Он последний в роду Серого Пса. У него нет имени, только прозвище – Волкодав. У него нет будущего – только месть, к которой он шёл одиннадцать лет. Его род истреблён, в его доме давно поселились чужие. Он спел Песню Смерти, ведь дальше незачем жить. Но солнце почему-то продолжает светить, и зеленеет лес, и несёт воды река, и чьи-то руки тянутся вслед, и шепчут слабые голоса: «Не бросай нас, Волкодав»… Роман о Волкодаве, последнем воине из рода Серого Пса, впервые напечатанный в 1995 году и завоевавший любовь миллионов читателей, – бесспорно, одна из лучших приключенческих книг в современной российской литературе.

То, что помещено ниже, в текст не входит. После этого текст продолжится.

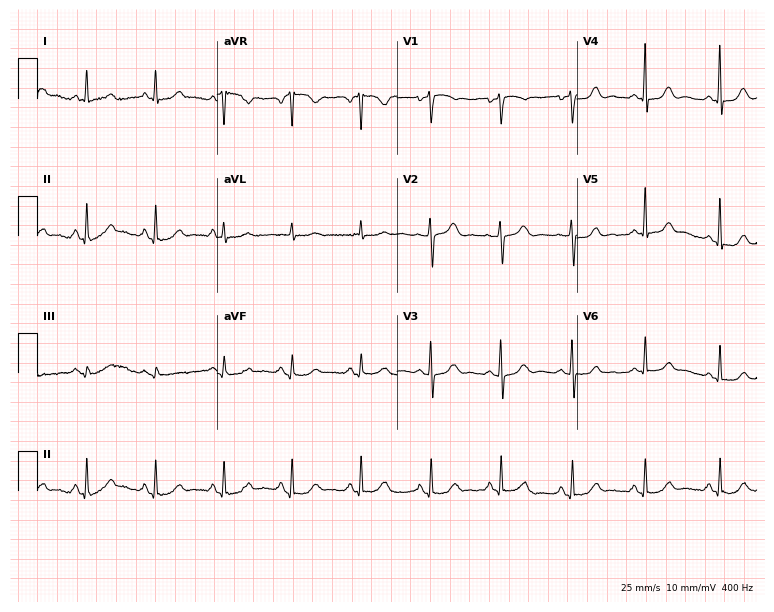
ECG — a 71-year-old woman. Labelled as a normal ECG.

Вслед за первой книгой были опубликованы «Волкодав. Право на поединок», «Волкодав. Истовик-камень» и дилогия «Звёздный меч», состоящая из романов «Знамение пути» и «Самоцветные горы». Продолжением «Истовика-камня» стал новый роман М. Семёновой – «Волкодав. Мир по дороге». По мотивам романов М. Семёновой о легендарном герое сняты фильм «Волкодав из рода Серых Псов» и телесериал «Молодой Волкодав», а также создано несколько компьютерных игр. Герои Семёновой давно обрели самостоятельную жизнь в произведениях других авторов, объединённых в особую вселенную – «Мир Волкодава».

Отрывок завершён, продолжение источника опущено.